▶ _TASK DIRECTIONS_
Pictures aside, return all of the records exactly as they stand.

Extracted data entries
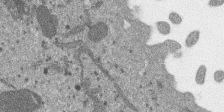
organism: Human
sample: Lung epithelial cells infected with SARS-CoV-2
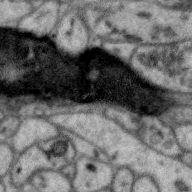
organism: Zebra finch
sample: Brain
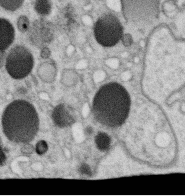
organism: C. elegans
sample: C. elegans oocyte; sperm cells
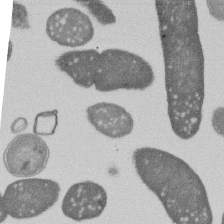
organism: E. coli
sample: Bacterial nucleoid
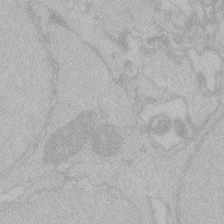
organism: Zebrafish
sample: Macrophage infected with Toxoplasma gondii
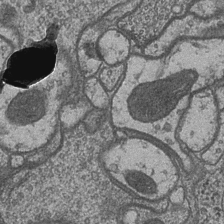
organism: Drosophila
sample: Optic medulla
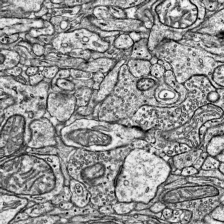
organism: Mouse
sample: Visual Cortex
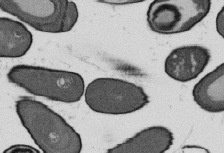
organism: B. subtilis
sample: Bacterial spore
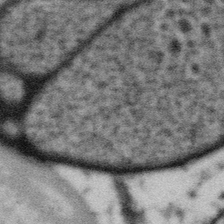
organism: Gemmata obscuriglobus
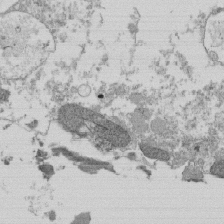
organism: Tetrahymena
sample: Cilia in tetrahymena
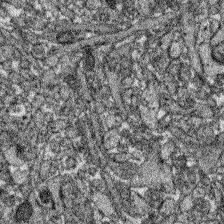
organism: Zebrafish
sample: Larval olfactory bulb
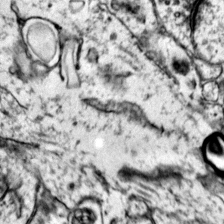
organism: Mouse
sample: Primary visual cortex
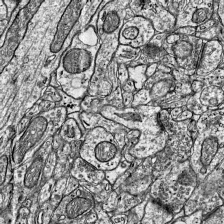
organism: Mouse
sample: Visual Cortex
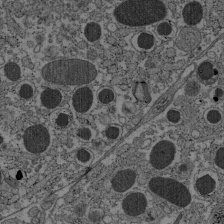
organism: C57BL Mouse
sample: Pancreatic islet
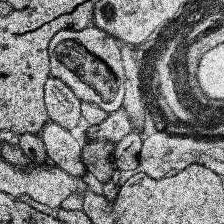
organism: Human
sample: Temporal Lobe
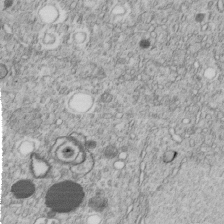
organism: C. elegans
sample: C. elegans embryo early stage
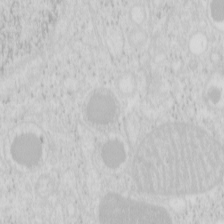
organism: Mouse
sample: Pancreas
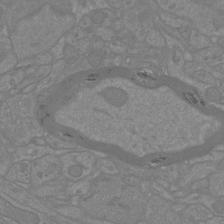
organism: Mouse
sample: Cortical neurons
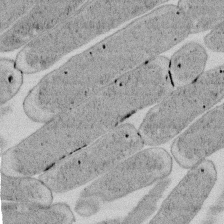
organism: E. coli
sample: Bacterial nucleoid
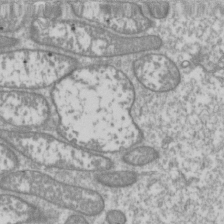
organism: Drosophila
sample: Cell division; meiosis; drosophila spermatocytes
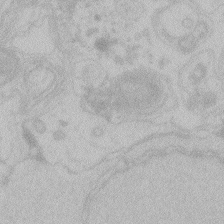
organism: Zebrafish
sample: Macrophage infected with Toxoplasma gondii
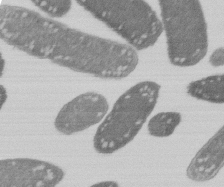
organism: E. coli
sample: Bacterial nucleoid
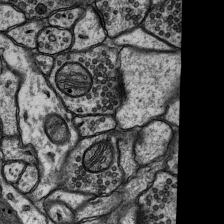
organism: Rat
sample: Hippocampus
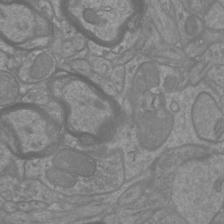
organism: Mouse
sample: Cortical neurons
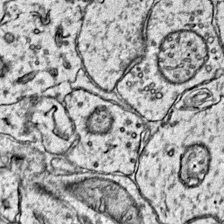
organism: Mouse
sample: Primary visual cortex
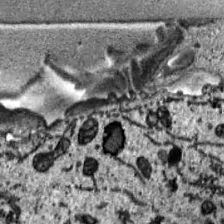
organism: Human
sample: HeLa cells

▶ _SOLUTION_
organism: Human
sample: Lung epithelial cells infected with SARS-CoV-2
organism: Zebra finch
sample: Brain
organism: C. elegans
sample: C. elegans oocyte; sperm cells
organism: E. coli
sample: Bacterial nucleoid
organism: Zebrafish
sample: Macrophage infected with Toxoplasma gondii
organism: Drosophila
sample: Optic medulla
organism: Mouse
sample: Visual Cortex
organism: B. subtilis
sample: Bacterial spore
organism: Gemmata obscuriglobus
organism: Tetrahymena
sample: Cilia in tetrahymena
organism: Zebrafish
sample: Larval olfactory bulb
organism: Mouse
sample: Primary visual cortex
organism: Mouse
sample: Visual Cortex
organism: C57BL Mouse
sample: Pancreatic islet
organism: Human
sample: Temporal Lobe
organism: C. elegans
sample: C. elegans embryo early stage
organism: Mouse
sample: Pancreas
organism: Mouse
sample: Cortical neurons
organism: E. coli
sample: Bacterial nucleoid
organism: Drosophila
sample: Cell division; meiosis; drosophila spermatocytes
organism: Zebrafish
sample: Macrophage infected with Toxoplasma gondii
organism: E. coli
sample: Bacterial nucleoid
organism: Rat
sample: Hippocampus
organism: Mouse
sample: Cortical neurons
organism: Mouse
sample: Primary visual cortex
organism: Human
sample: HeLa cells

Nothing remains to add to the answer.